## Work request
Please output the listing that follows exactly, but keep all images out.

- - - - - - -

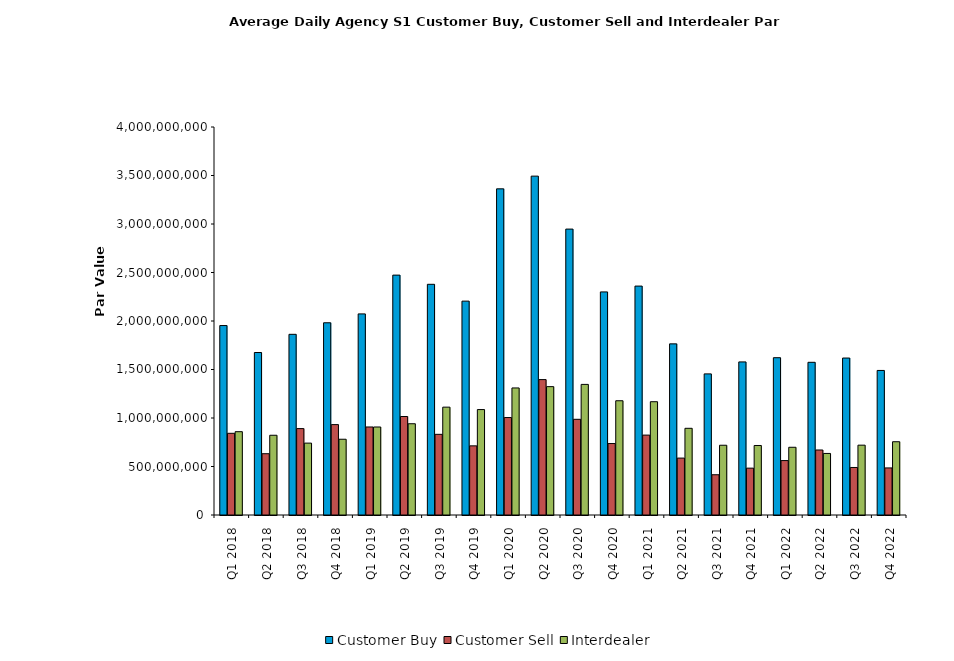
| Category | Customer Buy | Customer Sell | Interdealer |
|---|---|---|---|
| Q1 2018 | 1953070289.161 | 842225728.237 | 858924653.267 |
| Q2 2018 | 1675130757.897 | 631829280.343 | 822052220.44 |
| Q3 2018 | 1862749665.292 | 890746088.764 | 740998328.027 |
| Q4 2018 | 1981793898.347 | 931891609.234 | 780997176.341 |
| Q1 2019 | 2073261289.88 | 907510641.636 | 907260794.476 |
| Q2 2019 | 2473016544.594 | 1015360883.633 | 940855570.046 |
| Q3 2019 | 2378240723.661 | 831622963.177 | 1111864355.118 |
| Q4 2019 | 2204844278.563 | 712918478.978 | 1086841151.009 |
| Q1 2020 | 3362551755.186 | 1004751117.532 | 1309827535.649 |
| Q2 2020 | 3493551277.386 | 1395918416.507 | 1323386792.52 |
| Q3 2020 | 2947577049.279 | 986470577.23 | 1346329562.976 |
| Q4 2020 | 2299861782.395 | 736719021.503 | 1177913333.868 |
| Q1 2021 | 2359997883.405 | 823688579.746 | 1167873739.582 |
| Q2 2021 | 1764193861.289 | 586671797.083 | 893791433.931 |
| Q3 2021 | 1454835444.617 | 415056304.899 | 719075537.285 |
| Q4 2021 | 1578222361.26 | 483014882.953 | 716584342.958 |
| Q1 2022 | 1621678828.378 | 561118720.592 | 698191226.356 |
| Q2 2022 | 1574211173.599 | 670203829.293 | 634597449.719 |
| Q3 2022 | 1618094858.503 | 489928924.408 | 719984663.767 |
| Q4 2022 | 1490322906.815 | 485222833.849 | 755328901.37 |

- - - - - - -

## Reply to the task
| Category | Customer Buy | Customer Sell | Interdealer |
|---|---|---|---|
| Q1 2018 | 1953070289.161 | 842225728.237 | 858924653.267 |
| Q2 2018 | 1675130757.897 | 631829280.343 | 822052220.44 |
| Q3 2018 | 1862749665.292 | 890746088.764 | 740998328.027 |
| Q4 2018 | 1981793898.347 | 931891609.234 | 780997176.341 |
| Q1 2019 | 2073261289.88 | 907510641.636 | 907260794.476 |
| Q2 2019 | 2473016544.594 | 1015360883.633 | 940855570.046 |
| Q3 2019 | 2378240723.661 | 831622963.177 | 1111864355.118 |
| Q4 2019 | 2204844278.563 | 712918478.978 | 1086841151.009 |
| Q1 2020 | 3362551755.186 | 1004751117.532 | 1309827535.649 |
| Q2 2020 | 3493551277.386 | 1395918416.507 | 1323386792.52 |
| Q3 2020 | 2947577049.279 | 986470577.23 | 1346329562.976 |
| Q4 2020 | 2299861782.395 | 736719021.503 | 1177913333.868 |
| Q1 2021 | 2359997883.405 | 823688579.746 | 1167873739.582 |
| Q2 2021 | 1764193861.289 | 586671797.083 | 893791433.931 |
| Q3 2021 | 1454835444.617 | 415056304.899 | 719075537.285 |
| Q4 2021 | 1578222361.26 | 483014882.953 | 716584342.958 |
| Q1 2022 | 1621678828.378 | 561118720.592 | 698191226.356 |
| Q2 2022 | 1574211173.599 | 670203829.293 | 634597449.719 |
| Q3 2022 | 1618094858.503 | 489928924.408 | 719984663.767 |
| Q4 2022 | 1490322906.815 | 485222833.849 | 755328901.37 |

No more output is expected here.